§ GIVEN DATA:
^^^^^^^^^^^^^^^^

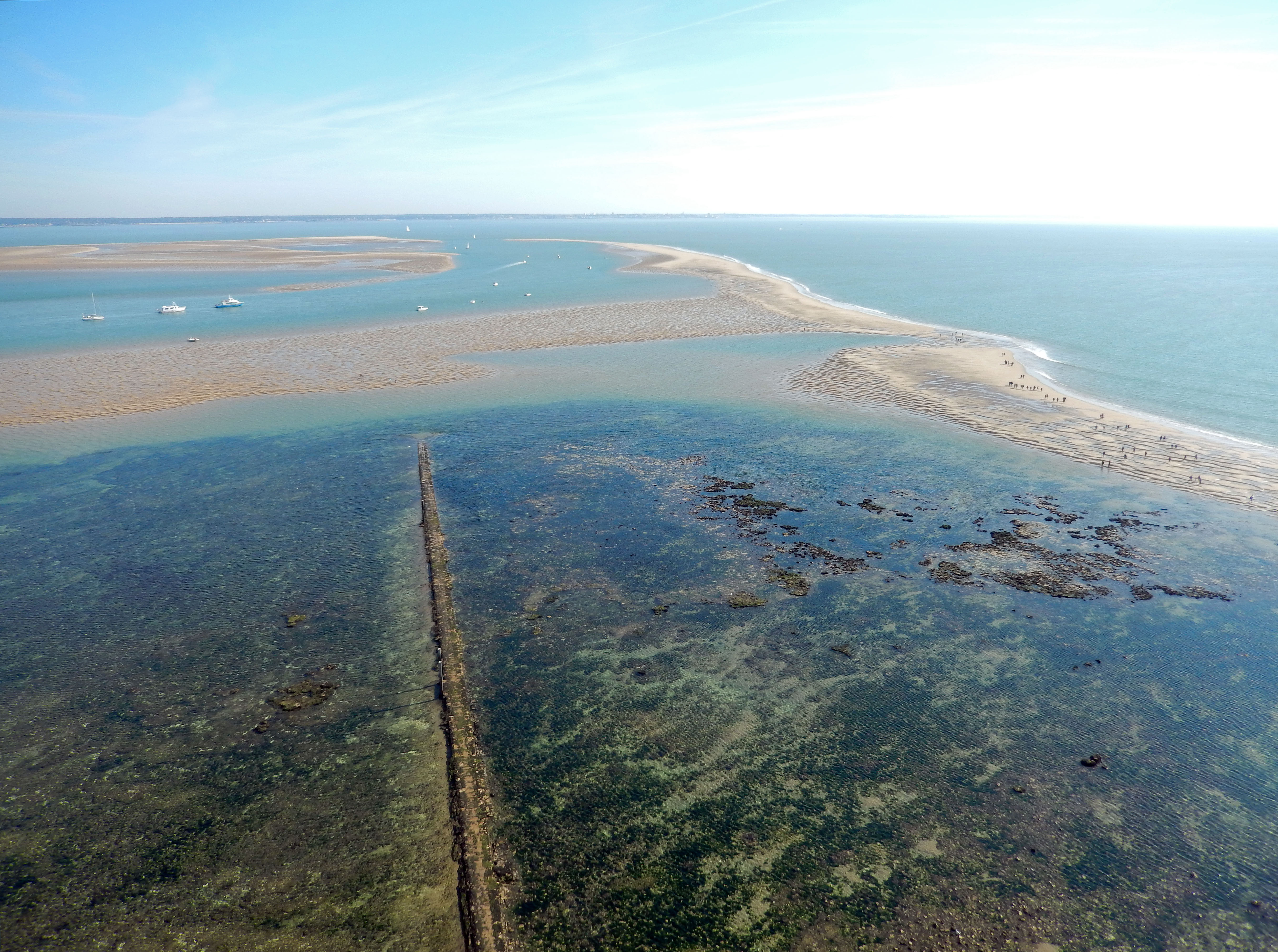 2014-09-27 Le Verdon, Gironde, phare de Cordouan
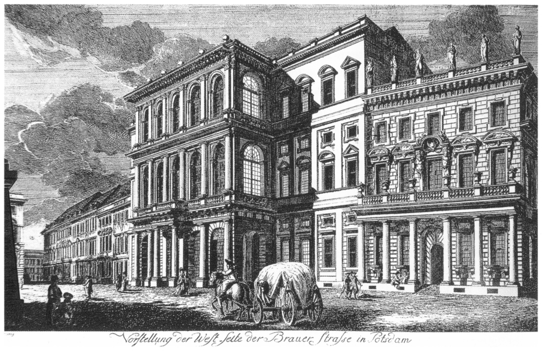 "Vorstellung der West-Seite der Brauer Straße in Potsdam"
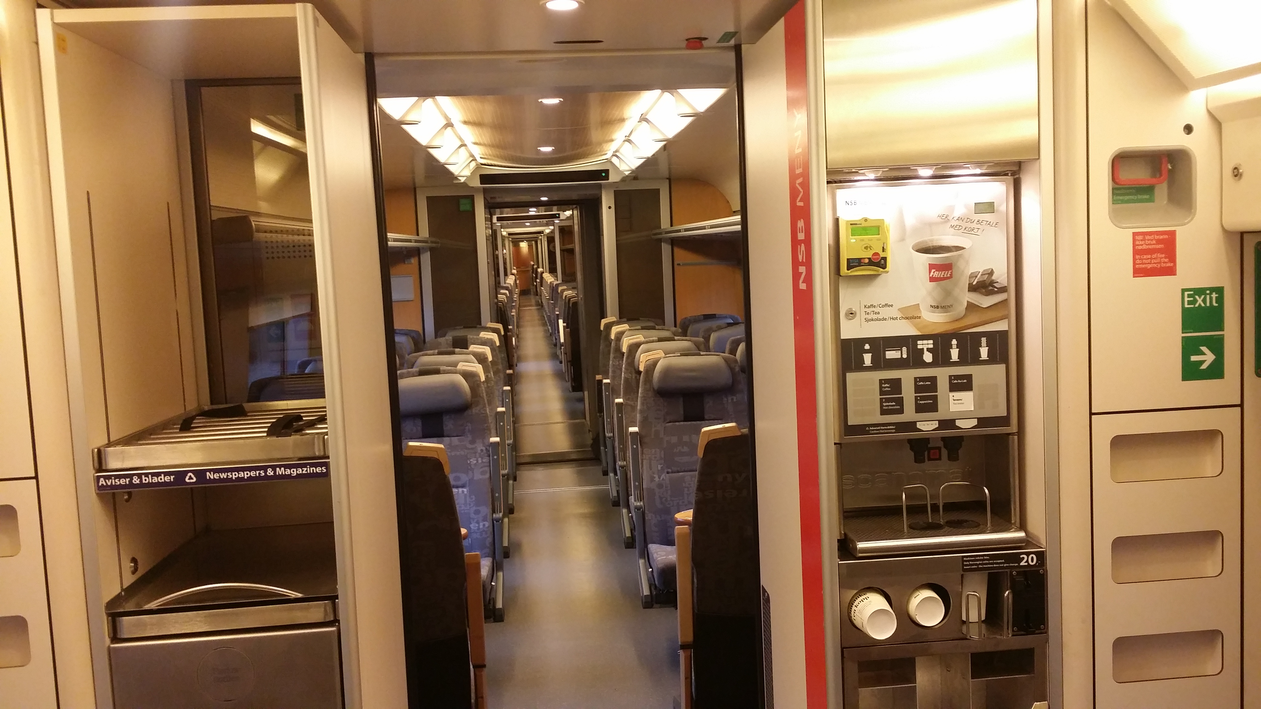 Interiøret i 73-44 etter oppussing og montering av nye seter. 73B hr serverings- og varmdrikkautomater.

^^^^^^^^^^^^^^^^

§ TASK BRIEF: Take the data above and set it down exactly, images excluded.

§ EXERCISE ANSWER:
 2014-09-27 Le Verdon, Gironde, phare de Cordouan
 "Vorstellung der West-Seite der Brauer Straße in Potsdam"
 Interiøret i 73-44 etter oppussing og montering av nye seter. 73B hr serverings- og varmdrikkautomater.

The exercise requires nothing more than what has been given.